50) Più volte, nella sua opera,
Cicerone dimostra disprezzo per l’epicureismo. Come ce lo spieghiamo? (max. 7
righe)
Per Cicerone, che è un conservatore e tradizionalista,
la devozione religiosa e la partecipazione alla vita politica sono il
fondamento della convivenza civile in generale, e della società romana in
particolare. Pertanto la filosofia epicurea gli appare negativa sia per il suo
materialismo che nega l'intervento degli dei nelle vicende terrene, sia perché,
professando il principio del "vivi nascosto", predica l'astensione
dalla vita politica.
51) "Ti prego, padre ottimo e
santissimo, dal momento che questa è la vita, come sento dire dall’Africano,
perché indugio sulla terra?

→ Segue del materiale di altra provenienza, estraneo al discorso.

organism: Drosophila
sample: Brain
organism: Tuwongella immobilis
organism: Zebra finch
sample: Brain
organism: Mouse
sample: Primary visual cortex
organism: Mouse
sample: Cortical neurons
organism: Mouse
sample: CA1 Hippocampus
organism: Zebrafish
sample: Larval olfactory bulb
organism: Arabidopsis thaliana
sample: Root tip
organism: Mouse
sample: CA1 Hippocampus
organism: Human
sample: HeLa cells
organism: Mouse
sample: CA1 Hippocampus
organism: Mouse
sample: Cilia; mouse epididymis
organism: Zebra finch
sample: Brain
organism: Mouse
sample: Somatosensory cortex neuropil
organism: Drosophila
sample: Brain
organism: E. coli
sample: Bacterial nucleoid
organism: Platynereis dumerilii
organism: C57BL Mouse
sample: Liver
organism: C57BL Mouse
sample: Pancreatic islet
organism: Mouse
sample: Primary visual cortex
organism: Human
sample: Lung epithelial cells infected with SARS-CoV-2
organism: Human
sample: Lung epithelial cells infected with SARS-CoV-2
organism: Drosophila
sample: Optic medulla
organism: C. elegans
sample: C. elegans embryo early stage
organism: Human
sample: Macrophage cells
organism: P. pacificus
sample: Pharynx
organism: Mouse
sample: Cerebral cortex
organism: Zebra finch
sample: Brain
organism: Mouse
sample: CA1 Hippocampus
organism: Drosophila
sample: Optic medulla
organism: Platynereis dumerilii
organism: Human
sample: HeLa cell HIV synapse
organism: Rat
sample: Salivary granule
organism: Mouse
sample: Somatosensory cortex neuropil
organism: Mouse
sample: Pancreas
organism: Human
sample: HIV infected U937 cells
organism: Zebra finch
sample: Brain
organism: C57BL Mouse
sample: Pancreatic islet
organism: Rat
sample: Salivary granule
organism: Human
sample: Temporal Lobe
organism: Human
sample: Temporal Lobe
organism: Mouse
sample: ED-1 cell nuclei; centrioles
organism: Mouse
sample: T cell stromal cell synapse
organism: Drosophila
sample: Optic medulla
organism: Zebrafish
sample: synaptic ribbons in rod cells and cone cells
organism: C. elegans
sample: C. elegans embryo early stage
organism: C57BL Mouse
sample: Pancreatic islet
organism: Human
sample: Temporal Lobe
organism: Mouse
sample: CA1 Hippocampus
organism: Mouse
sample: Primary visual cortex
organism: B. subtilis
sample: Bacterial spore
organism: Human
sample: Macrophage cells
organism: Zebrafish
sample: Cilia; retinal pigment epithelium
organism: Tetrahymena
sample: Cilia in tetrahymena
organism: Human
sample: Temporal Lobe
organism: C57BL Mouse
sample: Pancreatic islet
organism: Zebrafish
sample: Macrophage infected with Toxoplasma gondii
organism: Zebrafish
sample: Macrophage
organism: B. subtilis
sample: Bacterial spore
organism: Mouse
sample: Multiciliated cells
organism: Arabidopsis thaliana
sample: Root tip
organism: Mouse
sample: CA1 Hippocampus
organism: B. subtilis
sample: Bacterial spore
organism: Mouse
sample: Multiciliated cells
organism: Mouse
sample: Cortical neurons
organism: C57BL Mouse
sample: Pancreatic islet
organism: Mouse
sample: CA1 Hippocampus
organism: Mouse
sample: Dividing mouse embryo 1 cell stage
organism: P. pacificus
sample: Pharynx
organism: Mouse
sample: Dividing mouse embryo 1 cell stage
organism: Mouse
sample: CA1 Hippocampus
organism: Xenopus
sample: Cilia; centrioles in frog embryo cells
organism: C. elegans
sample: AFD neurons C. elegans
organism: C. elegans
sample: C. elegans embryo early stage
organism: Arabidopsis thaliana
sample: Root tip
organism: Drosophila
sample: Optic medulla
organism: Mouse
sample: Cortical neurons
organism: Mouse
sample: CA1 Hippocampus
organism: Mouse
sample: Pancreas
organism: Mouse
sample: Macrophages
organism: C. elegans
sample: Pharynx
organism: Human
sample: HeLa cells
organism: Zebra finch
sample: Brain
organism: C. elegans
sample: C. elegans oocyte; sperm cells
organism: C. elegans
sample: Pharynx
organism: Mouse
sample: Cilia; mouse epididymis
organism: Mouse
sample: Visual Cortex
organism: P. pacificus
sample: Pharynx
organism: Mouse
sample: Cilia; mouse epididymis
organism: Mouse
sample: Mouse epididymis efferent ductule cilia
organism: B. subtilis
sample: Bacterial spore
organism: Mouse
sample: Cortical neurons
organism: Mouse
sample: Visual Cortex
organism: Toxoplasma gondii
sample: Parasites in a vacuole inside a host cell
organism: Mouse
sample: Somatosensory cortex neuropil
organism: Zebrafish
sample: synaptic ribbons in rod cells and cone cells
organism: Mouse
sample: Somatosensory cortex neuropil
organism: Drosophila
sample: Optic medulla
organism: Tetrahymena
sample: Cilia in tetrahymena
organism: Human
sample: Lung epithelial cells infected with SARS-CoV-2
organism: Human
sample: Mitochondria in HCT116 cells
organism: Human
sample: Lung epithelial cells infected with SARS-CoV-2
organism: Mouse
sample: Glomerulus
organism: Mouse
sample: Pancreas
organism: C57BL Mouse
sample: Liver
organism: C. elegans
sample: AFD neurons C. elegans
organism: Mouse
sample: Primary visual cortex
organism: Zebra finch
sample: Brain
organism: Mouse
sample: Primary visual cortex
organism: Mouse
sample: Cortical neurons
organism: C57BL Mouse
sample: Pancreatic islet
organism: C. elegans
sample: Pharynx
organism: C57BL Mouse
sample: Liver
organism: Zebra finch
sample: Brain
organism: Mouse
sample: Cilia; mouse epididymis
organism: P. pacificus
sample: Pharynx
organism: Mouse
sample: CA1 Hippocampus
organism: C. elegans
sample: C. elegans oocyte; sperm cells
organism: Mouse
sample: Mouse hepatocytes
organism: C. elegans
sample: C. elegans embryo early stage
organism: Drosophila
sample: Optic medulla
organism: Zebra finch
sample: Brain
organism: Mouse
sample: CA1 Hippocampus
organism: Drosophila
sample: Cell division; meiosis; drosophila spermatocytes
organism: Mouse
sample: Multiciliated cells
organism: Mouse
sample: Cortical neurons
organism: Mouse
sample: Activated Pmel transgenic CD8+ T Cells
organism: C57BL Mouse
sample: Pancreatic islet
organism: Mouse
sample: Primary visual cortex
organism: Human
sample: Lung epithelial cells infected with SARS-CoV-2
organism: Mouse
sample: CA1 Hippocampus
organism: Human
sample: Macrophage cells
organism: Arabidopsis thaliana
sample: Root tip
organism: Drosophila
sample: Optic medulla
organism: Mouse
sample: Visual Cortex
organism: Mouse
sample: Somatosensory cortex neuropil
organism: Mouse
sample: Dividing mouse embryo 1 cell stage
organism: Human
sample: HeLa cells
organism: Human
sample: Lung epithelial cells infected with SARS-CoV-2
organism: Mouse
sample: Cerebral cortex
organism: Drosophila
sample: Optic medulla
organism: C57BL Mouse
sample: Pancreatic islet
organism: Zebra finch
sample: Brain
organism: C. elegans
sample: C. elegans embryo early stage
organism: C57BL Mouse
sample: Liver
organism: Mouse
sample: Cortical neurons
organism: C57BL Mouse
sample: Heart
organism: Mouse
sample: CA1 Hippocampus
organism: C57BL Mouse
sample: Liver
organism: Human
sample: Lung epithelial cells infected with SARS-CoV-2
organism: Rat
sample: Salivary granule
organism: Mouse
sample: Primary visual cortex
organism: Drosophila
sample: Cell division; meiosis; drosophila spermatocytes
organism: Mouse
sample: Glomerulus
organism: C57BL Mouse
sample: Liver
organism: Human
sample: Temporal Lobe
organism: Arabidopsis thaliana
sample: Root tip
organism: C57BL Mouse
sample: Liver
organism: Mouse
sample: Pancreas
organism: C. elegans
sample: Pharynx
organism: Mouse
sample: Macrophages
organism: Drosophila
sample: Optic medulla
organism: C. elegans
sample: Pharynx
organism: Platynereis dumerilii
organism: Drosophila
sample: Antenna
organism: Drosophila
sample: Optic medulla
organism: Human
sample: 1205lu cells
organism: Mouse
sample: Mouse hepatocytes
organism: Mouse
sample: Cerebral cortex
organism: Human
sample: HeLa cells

Perché non mi affretto a venire qui
da voi?". E’ Scipione l’Emiliano che si esprime così nel Somnium
Scipionis. Dopo aver brevemente spiegato qual è il senso
della domanda che pone e a chi è rivolta, dite qual è il senso della
risposta che ottiene. (max 10 righe)
L'Emiliano si rivolge al padre Emilio Paolo e gli
chiede se non sia giusto e doveroso il suicidio, visto che così l'anima
potrebbe liberarsi dalla prigione del corpo e tornare alla sua vera sede, che è
in cielo. Emilio Paolo gli risponde che il suicidio non è lecito, perché agli
uomini è stato assegnato da dio il dovere morale di governare la terra e solo
quel dio, non l'uomo, può decidere quando sia giunto per l'anima il
momento di uscire dal corpo.
52) Che rapporto c’è fra il De re publica e il Somnium Scipionis e come ci spieghiamo il fatto che quest’ultimo si
sia conservato integro attraverso il medioevo? (max. 7 righe)
Il Somnium
Scipionis è l’ultimo libro del De re publica, un trattato di
filosofia politica in sei libri: ed infatti, dopo aver definito lo Stato ideale
nei cinque libri precedenti, nel Somnium
si parla della ricompensa ultraterrena che spetta a chi ha ben operato per il
bene dello Stato. Quest’ultimo libro, a differenza del resto dell’opera, si è
conservato integro attraverso il medioevo perché trattava di un argomento
(l’immortalità dell’anima) particolarmente caro alla mentalità cristiana.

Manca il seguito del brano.